I also think that this distinction is somewhat artificial as reversal patterns such as H&S patterns must use touches from both trends, and more importantly horizontal support and resistance levels work well between trends as well. What is a line like this if not just a sloping support and resistance level? If however you have more respect for authority than I do, then you should feel free to disregard any such trendlines.

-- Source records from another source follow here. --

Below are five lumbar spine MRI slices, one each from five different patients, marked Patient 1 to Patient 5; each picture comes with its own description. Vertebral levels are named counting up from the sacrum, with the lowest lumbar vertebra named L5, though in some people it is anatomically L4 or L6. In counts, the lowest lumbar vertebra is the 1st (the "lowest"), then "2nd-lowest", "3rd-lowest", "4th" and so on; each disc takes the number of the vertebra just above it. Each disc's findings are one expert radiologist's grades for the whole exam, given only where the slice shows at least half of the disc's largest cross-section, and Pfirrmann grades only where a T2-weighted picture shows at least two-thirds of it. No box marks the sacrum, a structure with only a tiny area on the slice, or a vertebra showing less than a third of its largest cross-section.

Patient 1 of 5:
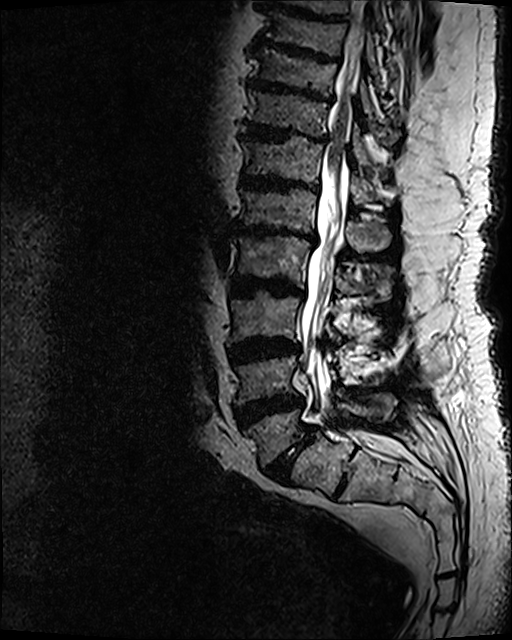

Slice 69 of 120. T2 SPACE (3D) sagittal MRI of the lumbar spine.
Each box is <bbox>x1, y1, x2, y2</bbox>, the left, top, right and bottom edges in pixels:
L1/L2 (5th disc) at <bbox>235, 224, 317, 246</bbox>.
T10 (8th vertebra) at <bbox>252, 47, 384, 135</bbox>.
L5 (lowest vertebra) at <bbox>244, 391, 396, 467</bbox>.
IVD L4/L5 (2nd-lowest disc) at <bbox>232, 393, 305, 428</bbox>.
L3 (3rd-lowest vertebra) at <bbox>229, 292, 387, 344</bbox>.
L2/L3 (4th disc) at <bbox>231, 276, 303, 297</bbox>.
IVD L3/L4 (3rd-lowest disc) at <bbox>229, 336, 299, 364</bbox>.
L4 (2nd-lowest vertebra) at <bbox>235, 356, 391, 403</bbox>.
IVD T10/T11 (8th disc) at <bbox>247, 77, 333, 103</bbox>.
L2 (4th vertebra) at <bbox>235, 234, 396, 301</bbox>.
T11 (7th vertebra) at <bbox>247, 90, 386, 168</bbox>.
L1 (5th vertebra) at <bbox>237, 188, 392, 252</bbox>.
Spinal canal at <bbox>301, 1, 399, 458</bbox>.
IVD T9/T10 (9th disc) at <bbox>247, 44, 341, 63</bbox>.
T12 (6th vertebra) at <bbox>240, 136, 392, 205</bbox>.
L5/S1 (lowest disc) at <bbox>264, 425, 316, 483</bbox>.
T12/L1 (6th disc) at <bbox>240, 174, 319, 192</bbox>.
IVD T11/T12 (7th disc) at <bbox>241, 122, 328, 142</bbox>.

Expert MSK radiologist gradings (per disc):
- T12/L1 (6th disc): Pfirrmann grade 5, upper-endplate change, lower-endplate change, Modic type II, disc bulging, disc narrowing
- L2/L3 (4th disc): Pfirrmann grade 5, disc bulging, upper-endplate change, Modic type II, disc narrowing, lower-endplate change
- T9/T10 (9th disc): Pfirrmann grade 5, disc narrowing, disc bulging, Modic type II, upper-endplate change, lower-endplate change
- T11/T12 (7th disc): Pfirrmann grade 5, disc bulging, Modic type II, disc narrowing, upper-endplate change, lower-endplate change
- L3/L4 (3rd-lowest disc): Pfirrmann grade 5, upper-endplate change, disc bulging, lower-endplate change, disc narrowing, Modic type II
- T10/T11 (8th disc): Pfirrmann grade 5, disc narrowing, disc bulging, upper-endplate change, Modic type II, lower-endplate change
- L1/L2 (5th disc): upper-endplate change, Modic type II, disc narrowing, disc bulging, lower-endplate change
- L4/L5 (2nd-lowest disc): Pfirrmann grade 5, Modic type II, disc narrowing, lower-endplate change, disc bulging, upper-endplate change
- L5/S1 (lowest disc): Pfirrmann grade 5, Modic type II, lower-endplate change, upper-endplate change, spondylolisthesis, disc bulging, disc narrowing

Patient 2 of 5:
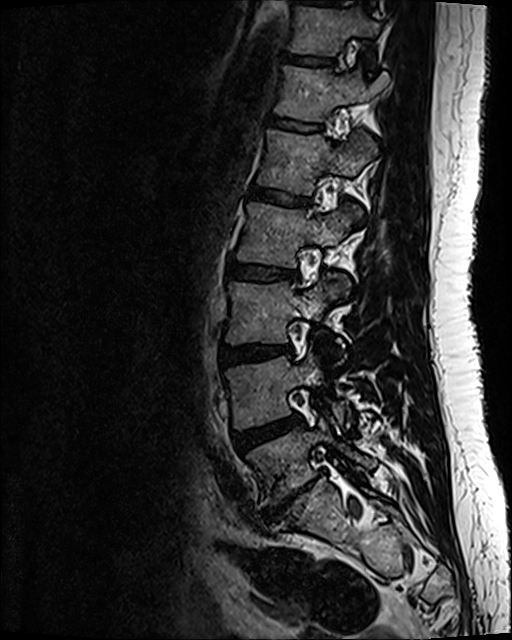
Sagittal slice index 42; Sagittal T2 SPACE (3D) lumbar spine MRI

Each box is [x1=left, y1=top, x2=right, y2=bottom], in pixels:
lowest vertebra: [x1=247, y1=420, x2=376, y2=505]
4th vertebra: [x1=238, y1=204, x2=359, y2=267]
7th disc: [x1=286, y1=55, x2=332, y2=65]
4th disc: [x1=230, y1=260, x2=298, y2=280]
5th disc: [x1=249, y1=189, x2=308, y2=206]
6th disc: [x1=269, y1=116, x2=319, y2=131]
7th vertebra: [x1=291, y1=7, x2=379, y2=55]
2nd-lowest disc: [x1=234, y1=416, x2=301, y2=450]
lowest disc: [x1=262, y1=477, x2=317, y2=522]
3rd-lowest vertebra: [x1=227, y1=277, x2=348, y2=343]
6th vertebra: [x1=276, y1=66, x2=385, y2=120]
5th vertebra: [x1=258, y1=131, x2=377, y2=194]
2nd-lowest vertebra: [x1=227, y1=351, x2=344, y2=427]
3rd-lowest disc: [x1=222, y1=346, x2=291, y2=364]

Expert MSK radiologist gradings (per disc):
- 6th disc: Pfirrmann grade 2
- 4th disc: Pfirrmann grade 2
- 5th disc: Pfirrmann grade 2
- 3rd-lowest disc: Pfirrmann grade 2, disc bulging
- 2nd-lowest disc: disc bulging

Patient 3 of 5:
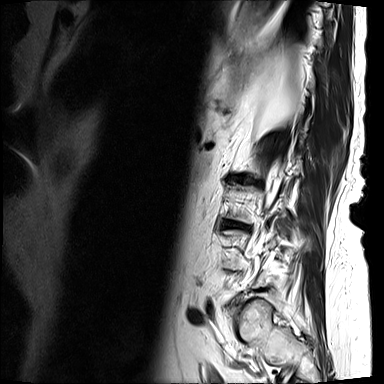
384x384 px, MRI lumbar spine (T2-weighted), sagittal plane

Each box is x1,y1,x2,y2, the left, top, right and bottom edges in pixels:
intervertebral disc L2/L3 — 236,177,254,182 | intervertebral disc L3/L4 — 224,221,248,228

Patient 4 of 5:
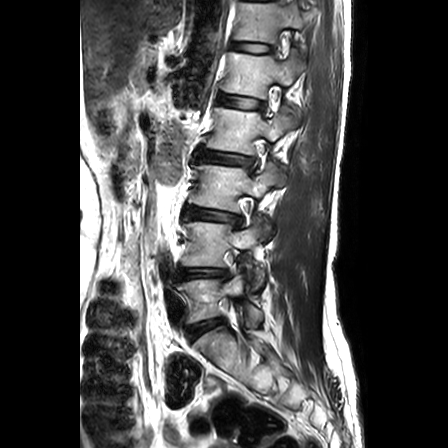 Slice spacing 3.3 mm; Patient sex: F; Lumbar spine MR, T2-weighted, sagittal; Image 448x448
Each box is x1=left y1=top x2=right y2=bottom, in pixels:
L5 (lowest vertebra): x1=177 y1=274 x2=262 y2=326 | disc L4/L5 (2nd-lowest disc): x1=178 y1=268 x2=227 y2=278 | disc T12/L1 (6th disc): x1=232 y1=42 x2=273 y2=52 | disc L5/S1 (lowest disc): x1=189 y1=318 x2=221 y2=339 | L1 (5th vertebra): x1=221 y1=50 x2=303 y2=98 | L1/L2 (5th disc): x1=218 y1=94 x2=263 y2=108 | T12 (6th vertebra): x1=234 y1=2 x2=303 y2=43 | disc L2/L3 (4th disc): x1=197 y1=150 x2=253 y2=166 | L3/L4 (3rd-lowest disc): x1=186 y1=208 x2=241 y2=225 | L2 (4th vertebra): x1=206 y1=104 x2=301 y2=154 | L4 (2nd-lowest vertebra): x1=182 y1=217 x2=264 y2=292 | L3 (3rd-lowest vertebra): x1=189 y1=162 x2=285 y2=239

Per-level radiological findings:
• L3/L4 (3rd-lowest disc): Pfirrmann grade 3, disc bulging, upper-endplate change, lower-endplate change
• L1/L2 (5th disc): Pfirrmann grade 2, upper-endplate change, Modic type II, lower-endplate change
• T12/L1 (6th disc): Pfirrmann grade 2, Modic type II
• L4/L5 (2nd-lowest disc): upper-endplate change, lower-endplate change, disc herniation, disc narrowing
• L2/L3 (4th disc): Pfirrmann grade 3, disc bulging, Modic type II, upper-endplate change, lower-endplate change

Patient 5 of 5:
Sex M; T1-weighted sagittal MRI of the lumbar spine 
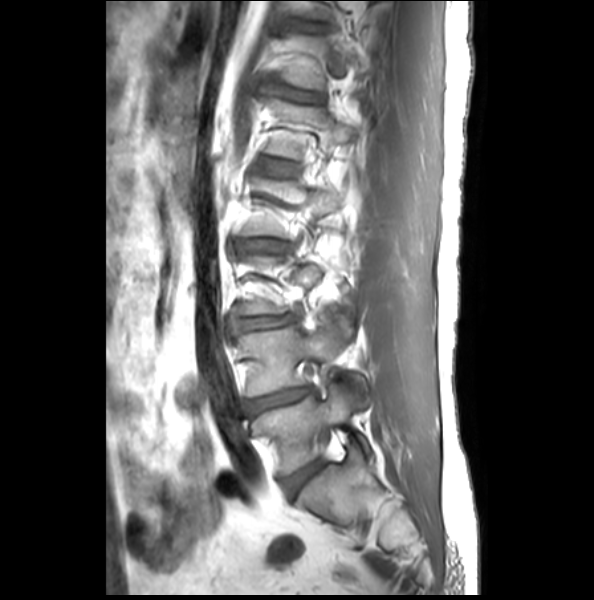
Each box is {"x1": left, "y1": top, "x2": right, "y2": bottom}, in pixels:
Structures:
- 2nd-lowest vertebra at {"x1": 239, "y1": 315, "x2": 372, "y2": 397}
- 4th disc at {"x1": 245, "y1": 239, "x2": 284, "y2": 252}
- 6th disc at {"x1": 278, "y1": 87, "x2": 317, "y2": 102}
- 5th disc at {"x1": 269, "y1": 161, "x2": 293, "y2": 174}
- lowest vertebra at {"x1": 245, "y1": 383, "x2": 370, "y2": 474}
- 2nd-lowest disc at {"x1": 245, "y1": 386, "x2": 313, "y2": 415}
- 3rd-lowest disc at {"x1": 236, "y1": 315, "x2": 292, "y2": 329}
- lowest disc at {"x1": 282, "y1": 459, "x2": 325, "y2": 494}

Radiological gradings:
• 3rd-lowest disc: disc narrowing, disc bulging
• 2nd-lowest disc: disc narrowing, lower-endplate change, disc bulging
• 6th disc: upper-endplate change, disc bulging

So what now? I'll be watching Vix, ZB and EURUSD to see whether they give any confirmation to the bullish setup here on equities, and all these markets are now hostage to the big summit in Europe that will be trying to hammering out the details of an expansion of the EFSF to a maximum of 1 trillion euros (according to Germany) this weekend. Given that expansion of EFSF looks like electoral hemlock in Germany there obviously may not be any expansion agreed and yesterday's pivotal news may have been complete B/S.

In the interim the key levels to watch on the upside on SPX are the 1230 and 1250-60 resistance levels, and rising channel support and the strong support level at 1190-2 on the downside. After yesterday's trend day the odds favor a flat or down close today, and the Gap Guy warns that fading gaps in either direction today is risky.